Finalmente, é necessário que se
estipulem em lei especial as determinações da Resolução nº 1.401/93, do
Conselho Federal de Medicina, nas quais ficam obrigadas as empresas de
seguro-saúde, de medicina de grupo ou as cooperativas médicas, prestadoras
direta ou indiretamente de assistência médico-hospitalar, ao atendimento de
todas as enfermidades relacionadas no Código Internacional de Doenças da
Organização Mundial da Saúde, não podendo impor restrições, quantitativas ou de
qualquer natureza.
Conclusão
Se
quisermos efetivamente lutar e vencer esse mal, devemos, em primeiro lugar, não
procurar explicações absurdas para justificar nossa indiferença e as nossas
limitações. Depois, ficar ao lado dos que estão sendo vitimados pelo flagelo da
AIDS, neste instante tão amargo da história da humanidade. Toda vez que
discriminamos as vitimas, fortalecemos mais e mais este mal.

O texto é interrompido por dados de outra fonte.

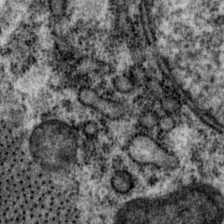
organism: P. pacificus
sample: Pharynx
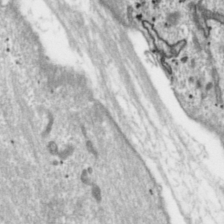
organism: Toxoplasma gondii
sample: Parasites in a vacuole inside a host cell
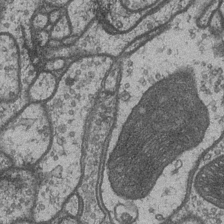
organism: Drosophila
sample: Optic medulla
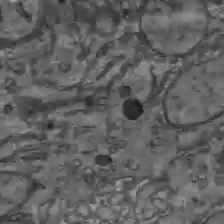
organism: C57BL Mouse
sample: Liver
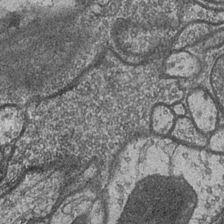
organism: Drosophila
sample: Optic medulla
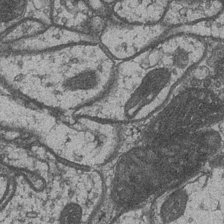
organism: Drosophila
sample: Optic medulla
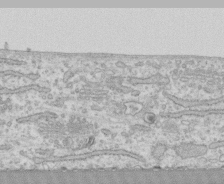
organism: Human
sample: CRL-1474
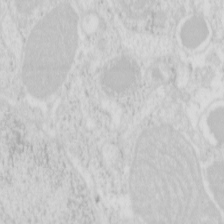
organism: Mouse
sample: Pancreas
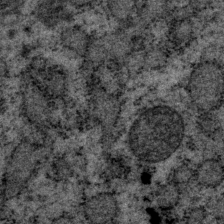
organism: P. pacificus
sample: Pharynx
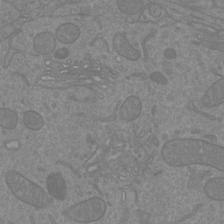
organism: Mouse
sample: Cortical neurons
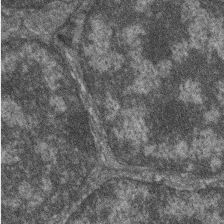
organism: Zebrafish
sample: Cilia; retinal pigment epithelium
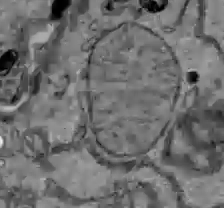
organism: C57BL Mouse
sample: Liver
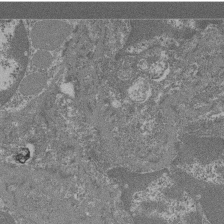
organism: Mouse
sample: Glomerulus
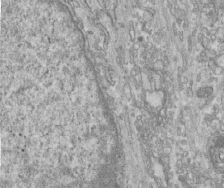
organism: Human
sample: Centriole in fibroblast cells
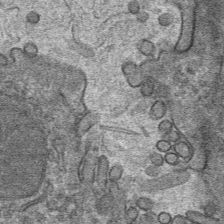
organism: Mouse
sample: Mouse hepatocytes
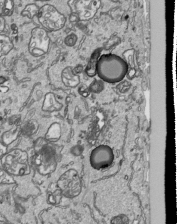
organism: Human
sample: Mitochondria in HCT116 cells
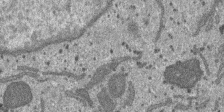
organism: Human
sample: Lung epithelial cells infected with SARS-CoV-2
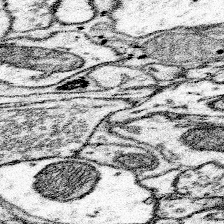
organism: Mouse
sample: Somatosensory cortex neuropil
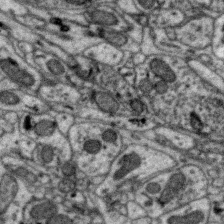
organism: Zebra finch
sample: Brain
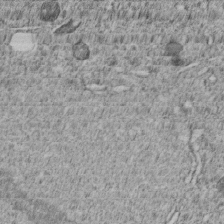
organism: C. elegans
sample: C. elegans embryo early stage
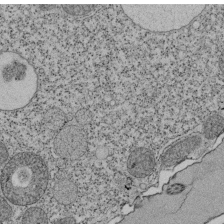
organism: Tetrahymena
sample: Cilia in tetrahymena
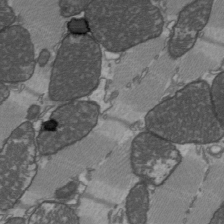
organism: C57BL Mouse
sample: Heart
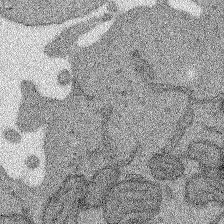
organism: Human
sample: HeLa cells
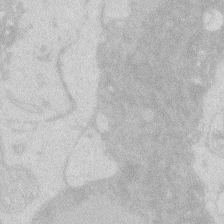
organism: Zebrafish
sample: Macrophage
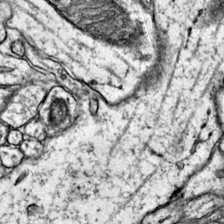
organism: Mouse
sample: Primary visual cortex
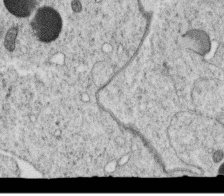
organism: C. elegans
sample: C. elegans oocyte; sperm cells
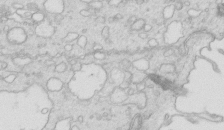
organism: Mouse
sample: Multiciliated cells
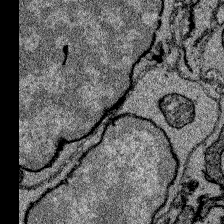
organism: Zebrafish
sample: Larval olfactory bulb
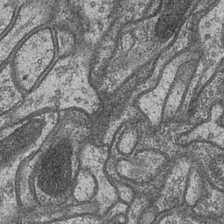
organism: Drosophila
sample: Optic medulla
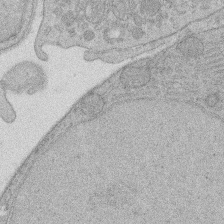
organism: Rat
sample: Salivary granule
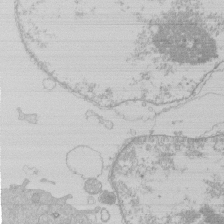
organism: Human
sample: Macrophage cells
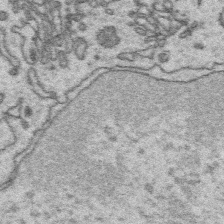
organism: Platynereis dumerilii
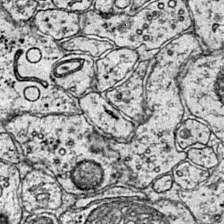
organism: Mouse
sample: Primary visual cortex
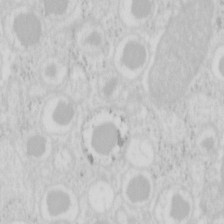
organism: Mouse
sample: Pancreas
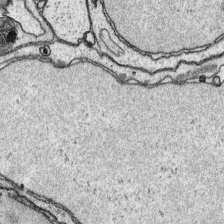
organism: Platynereis dumerilii
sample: Parapodia
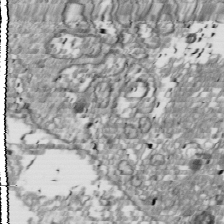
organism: Drosophila
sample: Cell division; meiosis; drosophila spermatocytes
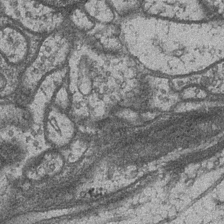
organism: Drosophila
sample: Optic medulla
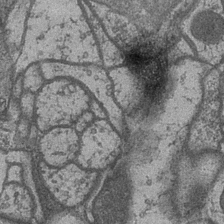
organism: Drosophila
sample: Optic medulla
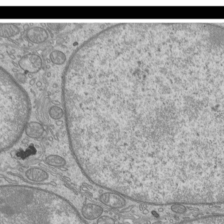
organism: Mouse
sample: Cilia; mouse epididymis

Mesmo admitindo-se que esta doença
seja, em parte, uma invenção nossa, ninguém pode escamotear a sua gravidade
como entidade epidêmica, que agride o sistema imunológico de forma complexa, de
assustadora rapidez e, até agora, incurável. E quando ela ficar privada de sua
marca discriminadora e escapar de sua fatalidade, certamente a metáfora da AIDS
perderá seu sentido.
Urge, ainda - hoje, mais do que
nunca - exigir do poder público as condições necessárias para tratar esses
doentes com a dignidade que merece a condição humana, e fazer ver à própria
sociedade que a única forma de vencer essa doença é protegendo e amparando os
que estão sendo atingidos. E também denunciar todas as injustiças cometidas,
mitigando as suas dores e compreendendo sua dolorosa solidão na hora do
sofrimento e da morte.
A cura virá, não igualmente para
todos. Mas virá. É apenas uma questão de tempo.
Esta e outras epidemias passarão.
Assim está escrito. O que fica, infelizmente, é o registro da indiferença que o
homem carrega consigo mesmo e da falta de convicção de que seu destino está
inexoravelmente preso ao destino do seu semelhante. Se não, cabe uma mea culpa universal.